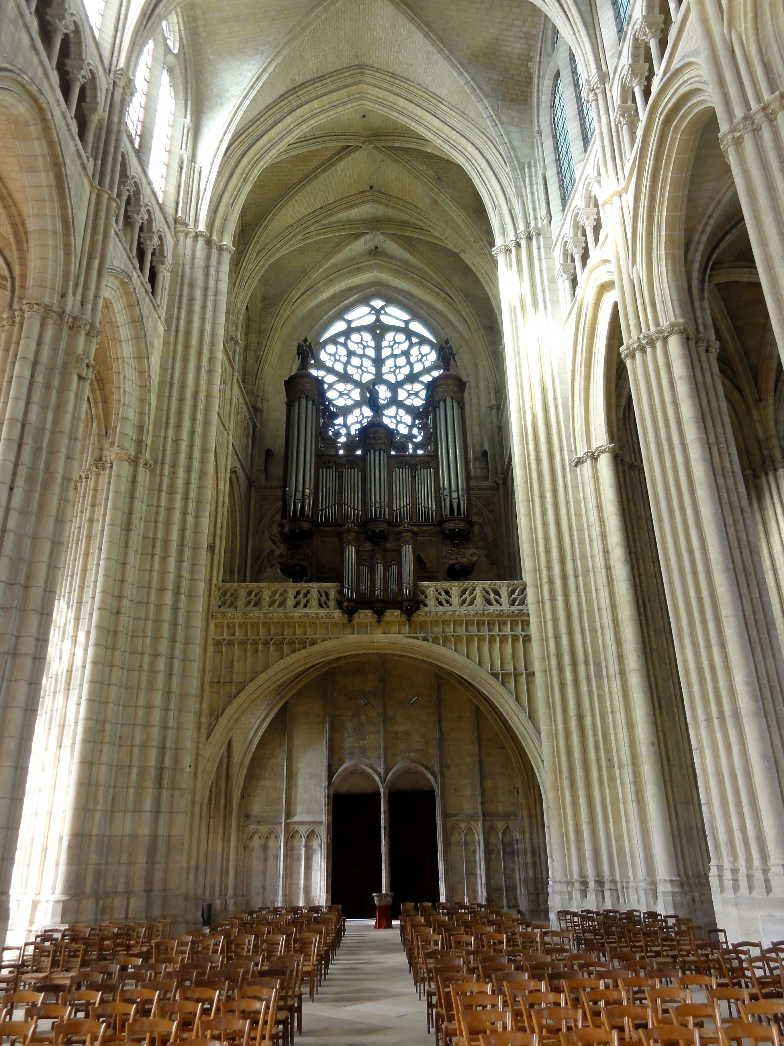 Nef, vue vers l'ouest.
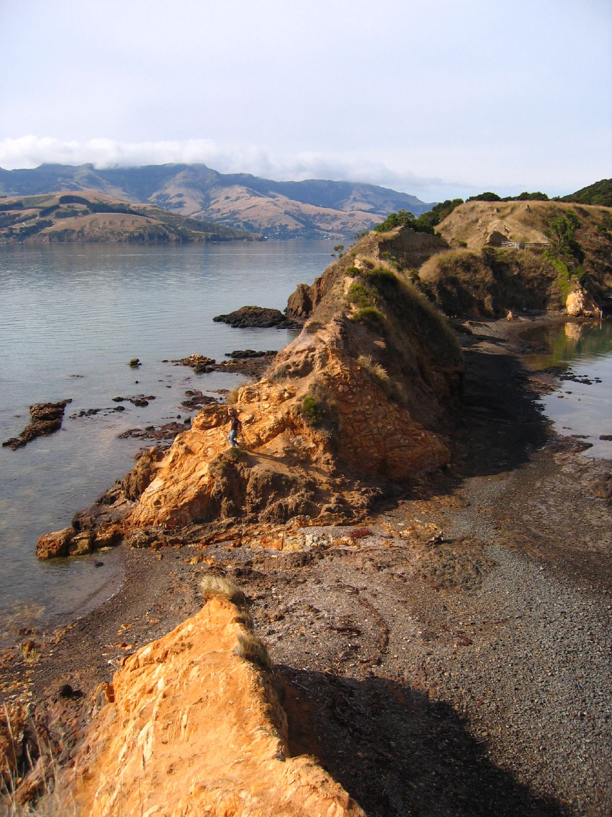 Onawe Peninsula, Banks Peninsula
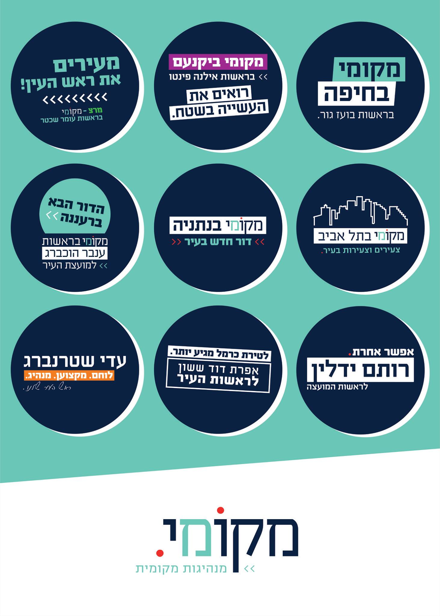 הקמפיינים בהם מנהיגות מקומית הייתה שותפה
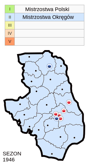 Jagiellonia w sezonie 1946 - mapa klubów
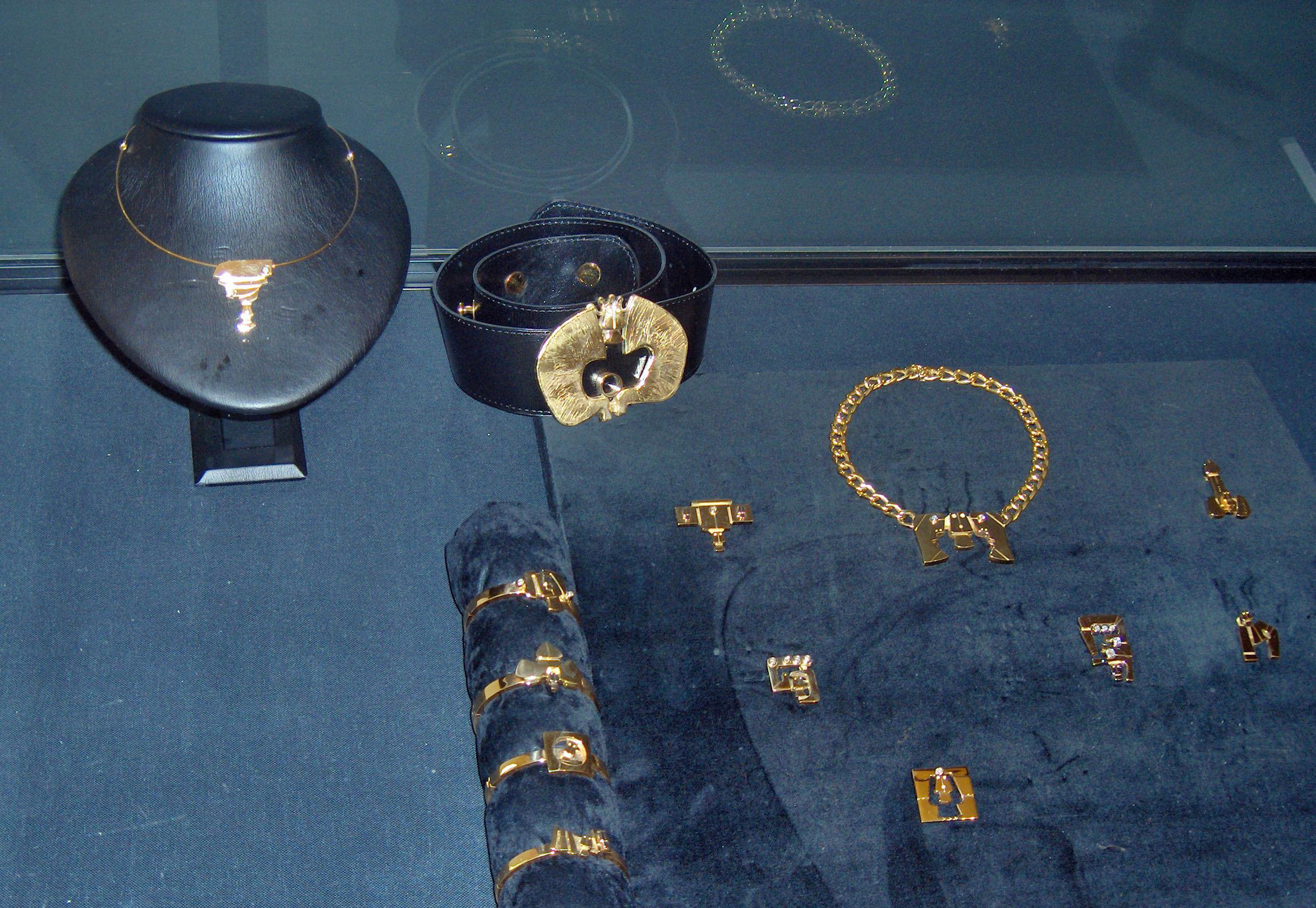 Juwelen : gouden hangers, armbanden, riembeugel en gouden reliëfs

===============

* DIRECTIONS FOR THIS TASK *
Write out each entry exactly; any pictures stay out of the copy.

* TASK OUTPUT *
 Nef, vue vers l'ouest.
 Onawe Peninsula, Banks Peninsula
 הקמפיינים בהם מנהיגות מקומית הייתה שותפה
 Jagiellonia w sezonie 1946 - mapa klubów
 Juwelen : gouden hangers, armbanden, riembeugel en gouden reliëfs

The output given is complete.